The RED Method (for services)
For every service endpoint, track:
- Rate: Requests per second.
- Errors: Failed requests per second.
- Duration: Latency distribution (p50, p95, p99).
Logs
Logs record discrete events with rich context. They are essential for debugging but expensive at scale.
{
"timestamp": "2024-01-15T10:23:45.123Z",
"level": "ERROR",
"service": "payment-service",
"trace_id": "abc123def456",
"span_id": "span-789",
"user_id": "u-42",
"message": "Payment processing failed",
"error": "CardDeclined",
"latency_ms": 1250,
"amount": 59.99,
"currency": "USD"
}Always use structured (JSON) logs rather than free-text logs. Structured logs can be indexed, searched, and aggregated by machines. Include correlation IDs (trace_id, request_id) to link logs across services.
Distributed Traces
A trace follows a single request as it traverses multiple services. Each service creates a "span" with a start time, duration, and metadata. Spans are linked by a shared trace ID.

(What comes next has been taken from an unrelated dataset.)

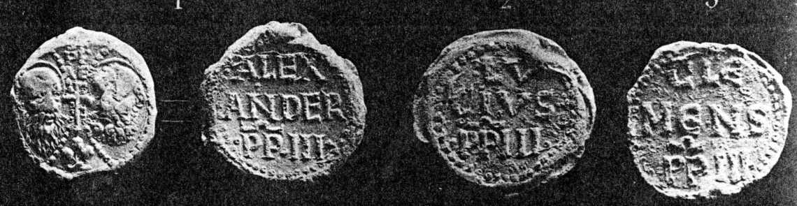 Papstbullen des 12. Jahrhunderts: Alexander III., Lucius III., Clemens III. Papal Seals XII century Bolle pontificie secolo XII: Alessandro III, Lucio III, Clemente III

traceparent) to downstream services.SLIs, SLOs, and SLAs
| Term | Definition | Example |
|---|---|---|
| SLI (Service Level Indicator) | A quantitative measure of a specific aspect of service quality. | p99 latency, error rate, availability |
| SLO (Service Level Objective) | A target value or range for an SLI. Internal commitment. | "p99 latency < 200ms", "99.95% availability" |
| SLA (Service Level Agreement) | A contract with consequences for violating the SLO. External commitment to customers. | "99.9% uptime or service credits issued" |
Error Budgets
If your SLO is 99.9% availability, you have a 0.1% error budget. This means you can afford ~43 minutes of downtime per month. Error budgets balance reliability with development velocity:
- If the error budget is healthy, teams ship features faster.

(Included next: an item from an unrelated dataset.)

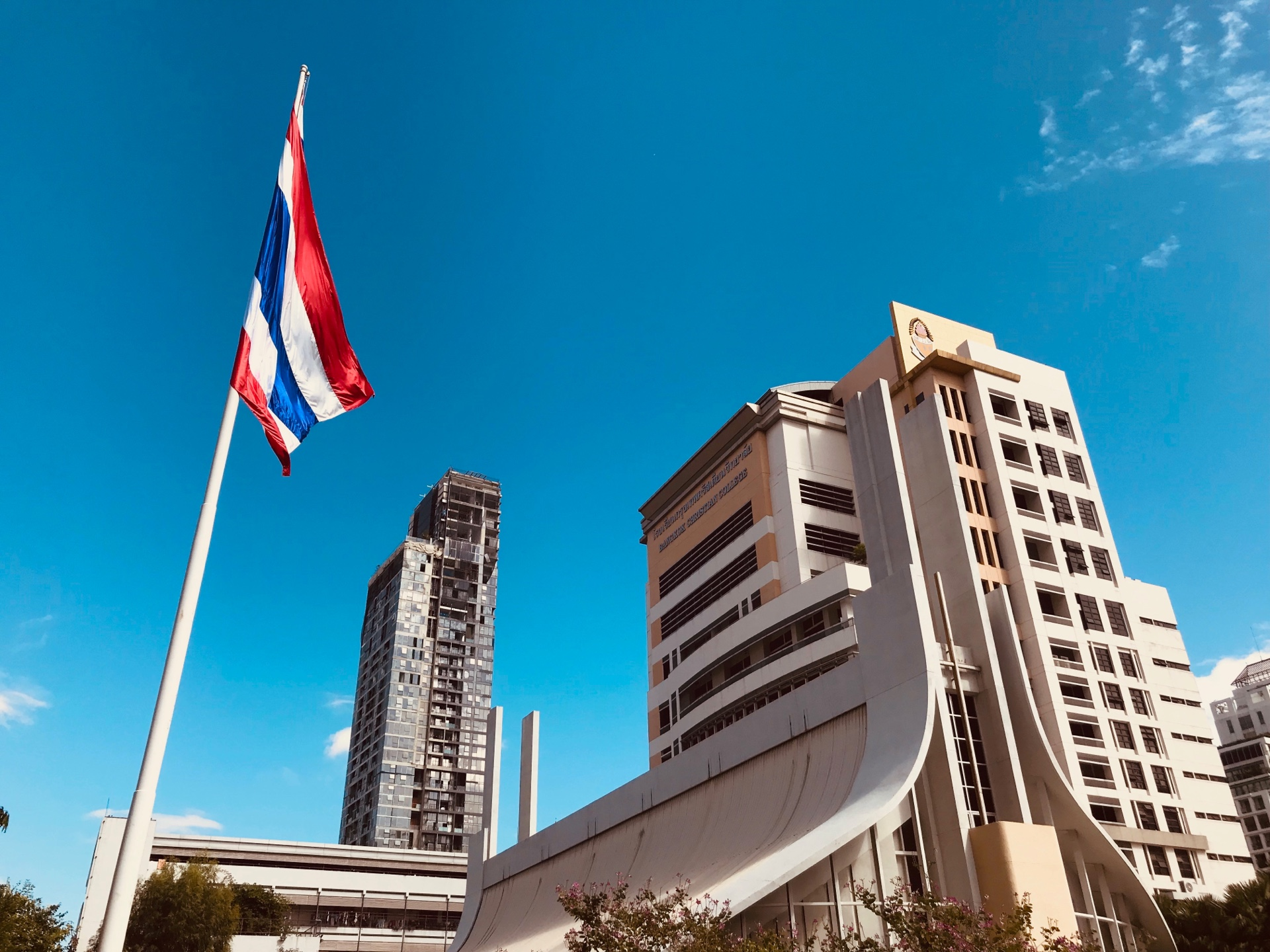 อาคารในกรุงเทพคริสเตียนวิทยาลัย ประกอบด้วย อาคารจอห์น เอ. เอกิ้น, หอธรรม และอาคารย์อารีย์ เสมประสาท

- If the budget is nearly exhausted, teams focus on reliability work.
Alerting
Alert Design Principles
- Alert on symptoms, not causes. Alert on "error rate > 5%" (symptom), not "CPU > 80%" (cause). Users care about symptoms.
- Every alert must be actionable. If a human cannot take action, it should not be an alert: make it a dashboard metric instead.

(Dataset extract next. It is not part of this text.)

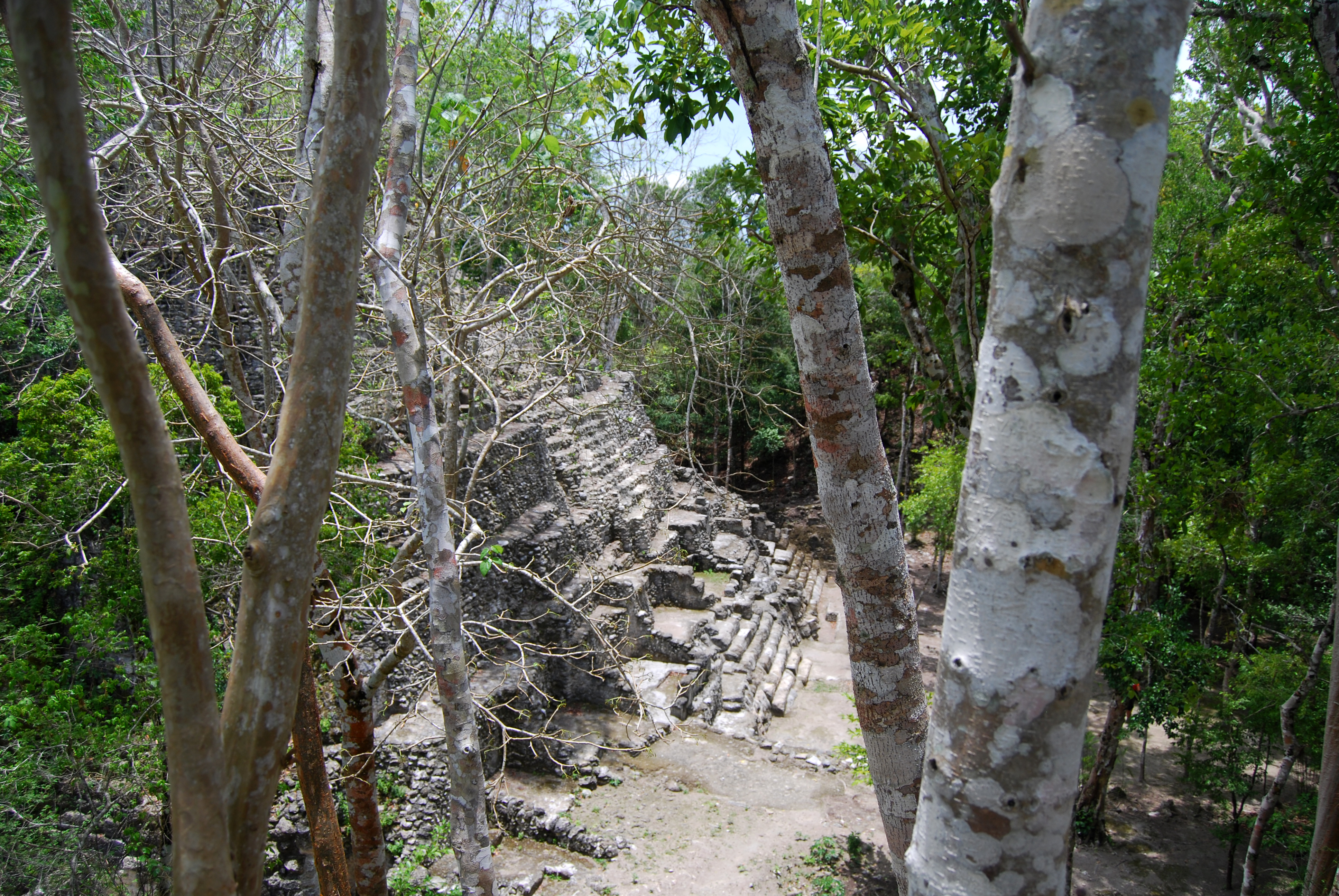 El Mirador

- Avoid alert fatigue. Too many alerts desensitize on-call engineers. Ruthlessly prune noisy alerts.
- Use multiple severity levels. Critical (page immediately), Warning (investigate soon), Info (awareness only).
Alerting Pipeline
Metric collected (Prometheus)
-> Alerting rule evaluated (e.g., error_rate > 0.05 for 5m)
-> Alert fires (Alertmanager)
-> Notification routed (PagerDuty, Slack, email)
-> On-call engineer responds
-> Incident managed, postmortem writtenObservability Stack Example
| Layer | Open Source | Managed / SaaS |
|---|---|---|
| Metrics | Prometheus + Grafana | Datadog, New Relic, CloudWatch |
| Logs | ELK (Elasticsearch, Logstash, Kibana), Loki | Splunk, Datadog Logs, CloudWatch Logs |
| Traces | Jaeger, Zipkin, Grafana Tempo | AWS X-Ray, Datadog APM, Honeycomb |
| Instrumentation | OpenTelemetry (unified SDK) | Vendor-specific agents |
| Alerting | Alertmanager, Grafana Alerting | PagerDuty, Opsgenie, VictorOps |
OpenTelemetry (OTel) is the emerging standard for instrumentation. It provides a single SDK that generates metrics, logs, and traces in a vendor-neutral format. Instrument your code with OTel once, and export to any backend (Prometheus, Jaeger, Datadog, etc.).
Key Takeaways
- The three pillars of observability are metrics (numeric time-series), logs (discrete events), and traces (request paths across services).
- Use the USE method for infrastructure resources and the RED method for service endpoints.
- Define SLIs and SLOs to measure reliability objectively. Use error budgets to balance velocity and reliability.
- Alert on symptoms, make every alert actionable, and guard against alert fatigue.
- Use structured logging and distributed tracing with correlation IDs to debug issues across microservices.
- OpenTelemetry provides vendor-neutral instrumentation for all three pillars.